▶ _Activity_: From the entries below, pull out each line where "Category" appears.

▶ _Supplied data_:
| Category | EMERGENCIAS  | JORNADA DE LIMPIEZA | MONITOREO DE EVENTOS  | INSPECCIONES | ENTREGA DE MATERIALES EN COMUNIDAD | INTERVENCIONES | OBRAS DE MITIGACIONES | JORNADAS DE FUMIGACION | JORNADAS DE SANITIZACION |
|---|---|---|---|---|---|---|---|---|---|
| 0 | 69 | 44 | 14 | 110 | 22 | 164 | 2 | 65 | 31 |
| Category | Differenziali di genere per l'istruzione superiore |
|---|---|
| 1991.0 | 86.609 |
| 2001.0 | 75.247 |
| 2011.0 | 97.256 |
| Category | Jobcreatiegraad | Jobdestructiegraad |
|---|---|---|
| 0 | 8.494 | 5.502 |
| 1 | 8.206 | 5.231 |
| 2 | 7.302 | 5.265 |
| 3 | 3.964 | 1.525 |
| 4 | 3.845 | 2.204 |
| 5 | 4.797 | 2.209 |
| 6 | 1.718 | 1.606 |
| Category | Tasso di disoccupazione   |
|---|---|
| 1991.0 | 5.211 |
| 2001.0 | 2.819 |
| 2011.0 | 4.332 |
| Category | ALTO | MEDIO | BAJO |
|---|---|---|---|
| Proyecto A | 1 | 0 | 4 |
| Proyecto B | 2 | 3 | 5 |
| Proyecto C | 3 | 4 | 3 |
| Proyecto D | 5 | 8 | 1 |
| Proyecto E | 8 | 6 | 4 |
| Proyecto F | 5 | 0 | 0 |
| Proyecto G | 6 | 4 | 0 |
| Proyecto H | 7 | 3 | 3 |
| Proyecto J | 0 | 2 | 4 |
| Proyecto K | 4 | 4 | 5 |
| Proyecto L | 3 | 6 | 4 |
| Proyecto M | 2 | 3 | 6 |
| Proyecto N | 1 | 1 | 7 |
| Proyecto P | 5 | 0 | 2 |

▶ _Solution_:
| Category | EMERGENCIAS  | JORNADA DE LIMPIEZA | MONITOREO DE EVENTOS  | INSPECCIONES | ENTREGA DE MATERIALES EN COMUNIDAD | INTERVENCIONES | OBRAS DE MITIGACIONES | JORNADAS DE FUMIGACION | JORNADAS DE SANITIZACION |
| Category | Differenziali di genere per l'istruzione superiore |
| Category | Jobcreatiegraad | Jobdestructiegraad |
| Category | Tasso di disoccupazione   |
| Category | ALTO | MEDIO | BAJO |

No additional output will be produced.